This book takes you from the basics of Reinforcement and Q Learning to building Deep Recurrent Q-Network agents that cooperate or compete in a multi-agent ecosystem. You will start with the basics of Reinforcement Learning and how to apply it to problems. Then you will learn how to build self-learning advanced neural networks with Python and Keras/TensorFlow. From there you move o n to more advanced training scenarios where you will learn further innovative ways to train your network with A3C, imitation, and curriculum learning models. By the end of the book, you will have learned how to build more complex environments by building a cooperative and competitive multi-agent ecosystem.
What you will learn
- Develop Reinforcement and Deep Reinforcement Learning for games.
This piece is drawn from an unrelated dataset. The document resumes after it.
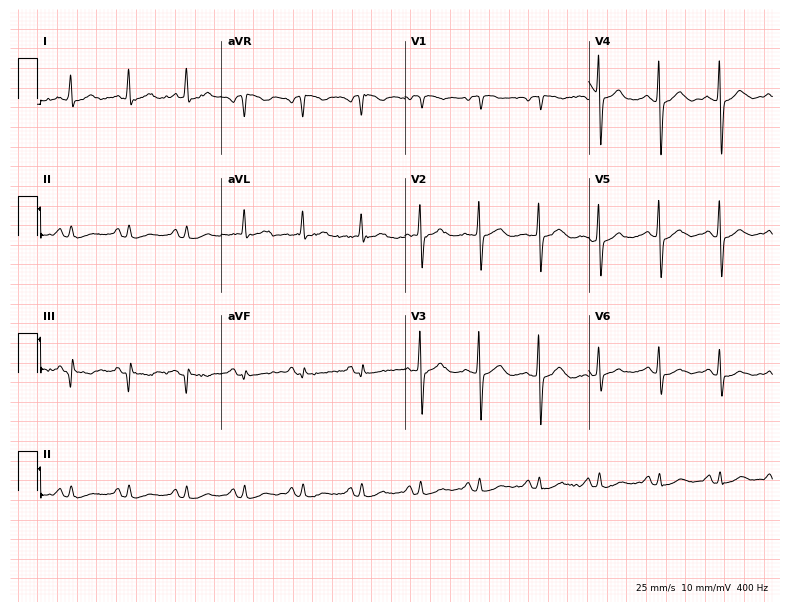
Resting 12-lead electrocardiogram. Patient: a 66-year-old female. The tracing shows sinus tachycardia (a sinus rate of 100 beats per minute or more).

- Understand complex and advanced concepts of reinforcement learning and neural networks
- Explore various training strategies for cooperative and competitive agent development
- Adapt the basic script components of Academy, Agent, and Brain to be used with Q Learning.
- Enhance the Q Learning model with improved training strategies such as Greedy-Epsilon exploration
- Implement a simple NN with Keras and use it as an external brain in Unity
- Understand how to add LTSM blocks to an existing DQN
- Build multiple asynchronous agents and run them in a training scenario
Who This Book Is For
This book is intended for developers with an interest in using Machine learning algorithms to develop better games and simulations with Unity.
Table of Contents
- Introducing Machine Learning & ML-Agents
- The Bandit and Reinforcement Learning
- Deep Reinforcement Learning with Python
- Adding Agent Exploration and Memory
- Playing the Game
- Terrarium Revisited – Building A Multi-Agent Ecosystem
商品描述(中文翻譯)
**使用 Tensorflow、Keras 和 Unity 將遊戲轉換為環境,運用機器學習和深度學習**
#### 主要特點
- 學習如何將核心機器學習概念應用於 Unity 遊戲中
- 學習強化學習和 Q 學習的基本原理並將其應用於遊戲
- 學習如何構建多個非同步代理並在訓練場景中運行它們
#### 書籍描述
Unity 機器學習代理允許研究人員和開發者使用 Unity 編輯器創建遊戲和模擬,該編輯器作為一個環境,智能代理可以通過簡單易用的 Python API 使用機器學習方法進行訓練。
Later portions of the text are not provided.